Your task is to return the listing below word for word, without any of its images.

**Exercise data:**
Start of Block
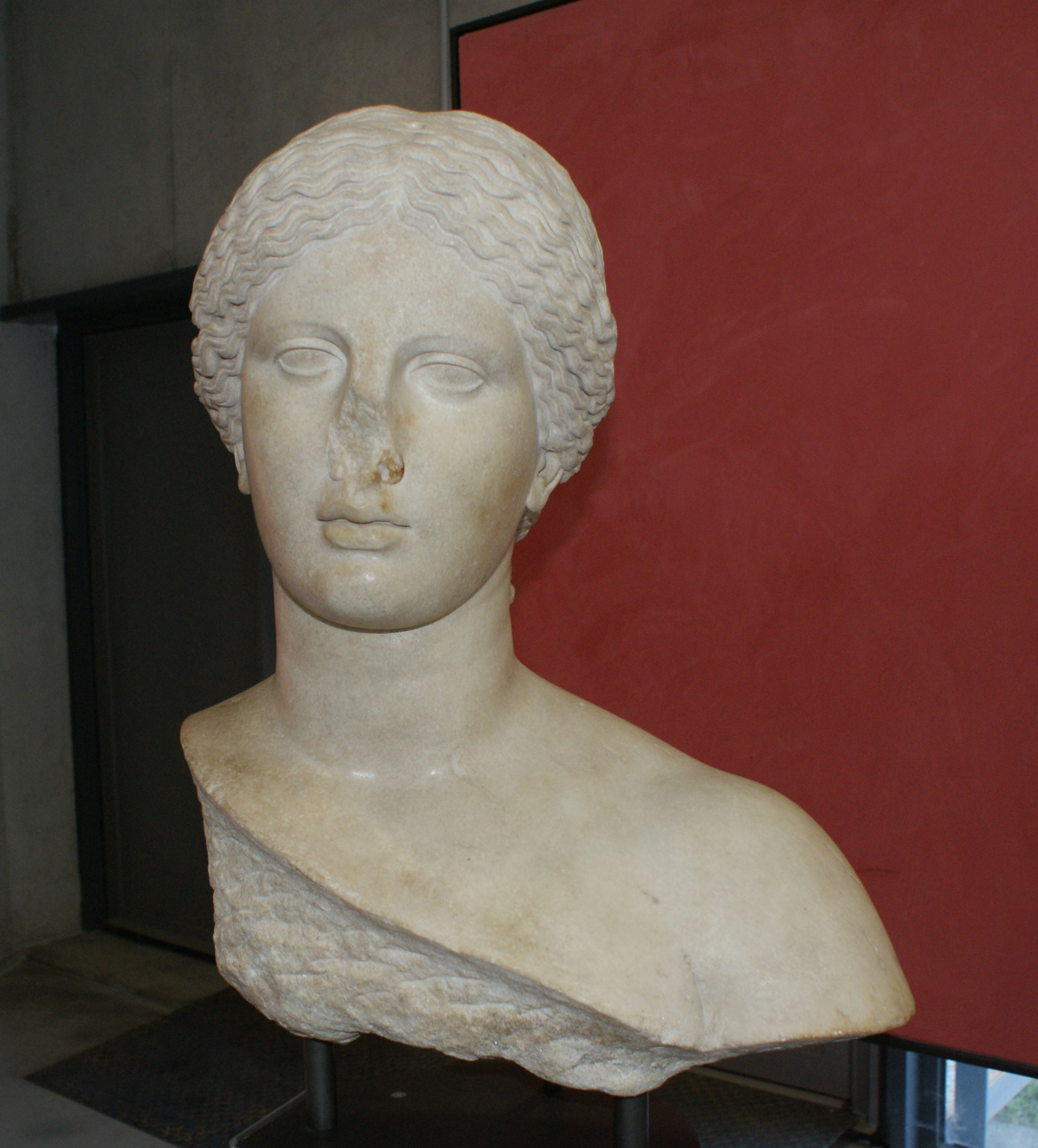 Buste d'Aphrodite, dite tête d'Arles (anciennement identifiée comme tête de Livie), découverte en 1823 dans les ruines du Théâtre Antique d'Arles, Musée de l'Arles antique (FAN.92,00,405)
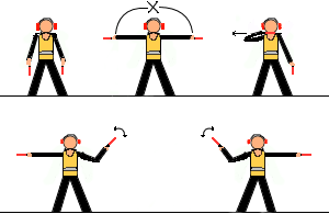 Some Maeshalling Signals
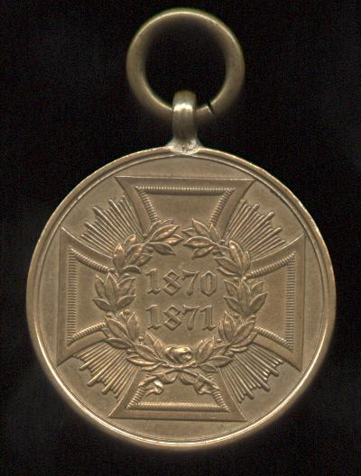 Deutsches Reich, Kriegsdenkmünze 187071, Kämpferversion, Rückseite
End of Block
**Task response:**
 Buste d'Aphrodite, dite tête d'Arles (anciennement identifiée comme tête de Livie), découverte en 1823 dans les ruines du Théâtre Antique d'Arles, Musée de l'Arles antique (FAN.92,00,405)
 Some Maeshalling Signals
 Deutsches Reich, Kriegsdenkmünze 187071, Kämpferversion, Rückseite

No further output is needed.